The chrono-gladiator rushed forward again, steam hissing from metallic vents sunk into its spinal column. Thorolf dived forward, throwing himself into a roll to evade the brute’s charge. The tau side-stepped left, flowing around the gladiator to slash a wide gash in its midriff as it thumped past. Thorolf was begrudgingly impressed; the tau wielded his weapon, a long pole-arm with a curved blade at each end, with enviable dexterity.
Ignorant of the wound, the chrono-gladiator reset itself and came at them again.
‘Aim for the cabling!’ Thorolf shouted to the tau and rushed forward to meet the chrono-gladiator head on, baiting him.
Nodding in affirmation, the tau circled round behind their opponent, whipping his blade up in a tight arc to slash through a host of the putrid tubes feeding the chrono-gladiator’s nervous system. Chemical-laden fluid spurted out from the severed cables, which writhed like pained serpents, spraying onto the tau’s exposed abdomen. Screaming in pain as the chemicals seared into his flesh, the tau dropped his weapon and stumbled backwards.
Pivoting with a speed that belied its size, the chrono-gladiator sunk a hammer-like fist into the tau’s jaw. The blow shattered the aliens mandible, caved the side of his face in, flipping him backwards through the air like a spent round.
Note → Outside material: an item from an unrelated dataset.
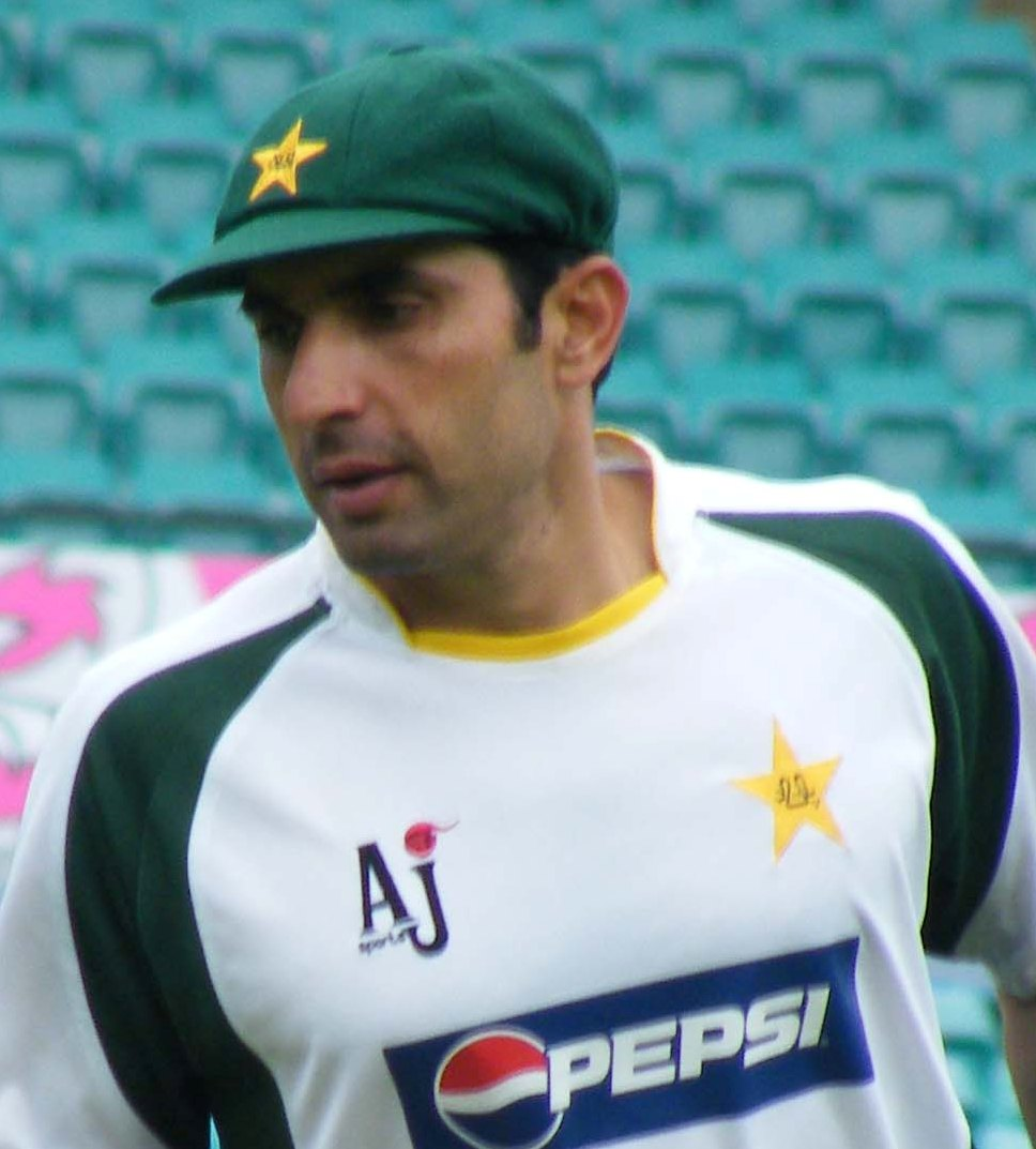 Misbah Ul-Haq of Pakistan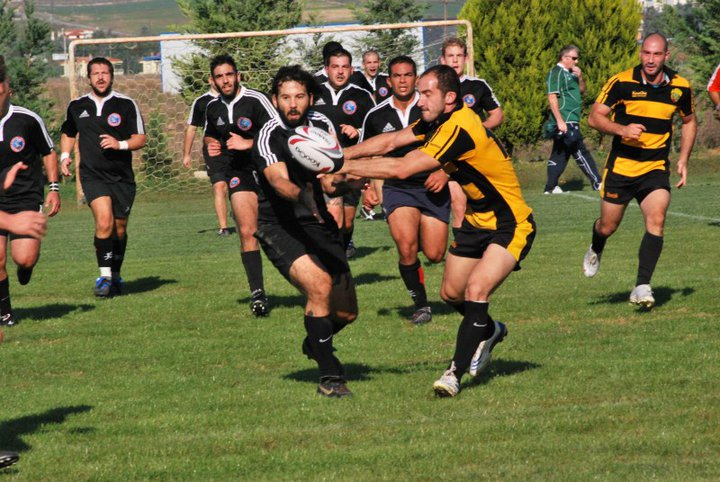 Equipe des Athens Rugby

Breathing heavily, the chrono-gladiator turned to face Thorolf. It fought to take a step forward as a shudder permeated its body, the vital fluid balancing its tortured musculature spilling out onto the ground.
Thorolf moved backwards, drawing the chrono-gladiator away from the tau, before darting around the walking-weapon to scoop up the tau’s pole-arm. Sticking one of the bladed-ends in the ground and snapping it off, the Space Marine fashioned himself a spear.
‘Your body has suffered enough. It’s time your soul bore some of the burden,’ Thorolf spat, hefting the spear and running full tilt at the chrono-gladiator.
The brute braced itself, flexing its biceps as it prepared to rip Thorolf in half.
A hair’s-breadth outside striking range, Thorolf threw the spear. The weapon hit home before the chrono-gladiator could react, punching into the soft flesh of the brute’s throat. Thorolf followed it in, diving elbow first into the chrono-gladiator and knocking it to the ground.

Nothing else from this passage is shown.